**What the task requires:**
Needed from the data below: every line from the one with "Outlines of two" up to and including the one with "Under 5% of", repeated exactly and with nothing else.

**Listed records:**
____________________
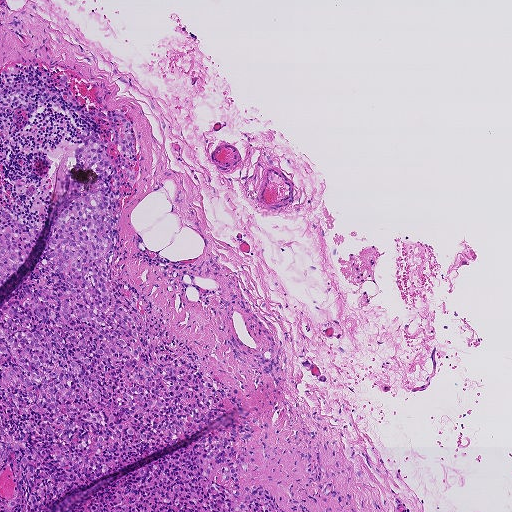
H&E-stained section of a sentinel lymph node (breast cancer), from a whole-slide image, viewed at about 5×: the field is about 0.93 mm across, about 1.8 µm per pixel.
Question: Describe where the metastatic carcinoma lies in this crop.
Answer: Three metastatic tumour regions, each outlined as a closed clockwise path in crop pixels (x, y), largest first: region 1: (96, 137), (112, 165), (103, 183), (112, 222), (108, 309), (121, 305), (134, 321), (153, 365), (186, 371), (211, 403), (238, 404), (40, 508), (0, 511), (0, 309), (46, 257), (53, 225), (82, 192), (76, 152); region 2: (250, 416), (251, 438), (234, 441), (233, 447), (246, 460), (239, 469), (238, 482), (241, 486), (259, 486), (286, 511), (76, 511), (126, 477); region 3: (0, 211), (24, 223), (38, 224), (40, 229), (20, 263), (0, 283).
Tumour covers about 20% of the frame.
____________________
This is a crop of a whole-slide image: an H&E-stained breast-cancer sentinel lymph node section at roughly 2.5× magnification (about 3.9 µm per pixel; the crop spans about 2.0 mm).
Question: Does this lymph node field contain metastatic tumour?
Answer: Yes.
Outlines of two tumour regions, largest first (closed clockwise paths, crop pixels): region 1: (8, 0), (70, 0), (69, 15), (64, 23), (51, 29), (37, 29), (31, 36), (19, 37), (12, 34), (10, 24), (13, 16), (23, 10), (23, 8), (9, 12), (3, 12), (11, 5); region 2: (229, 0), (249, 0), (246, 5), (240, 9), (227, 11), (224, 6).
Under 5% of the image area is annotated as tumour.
____________________
**Your solution:**
Outlines of two tumour regions, largest first (closed clockwise paths, crop pixels): region 1: (8, 0), (70, 0), (69, 15), (64, 23), (51, 29), (37, 29), (31, 36), (19, 37), (12, 34), (10, 24), (13, 16), (23, 10), (23, 8), (9, 12), (3, 12), (11, 5); region 2: (229, 0), (249, 0), (246, 5), (240, 9), (227, 11), (224, 6).
Under 5% of the image area is annotated as tumour.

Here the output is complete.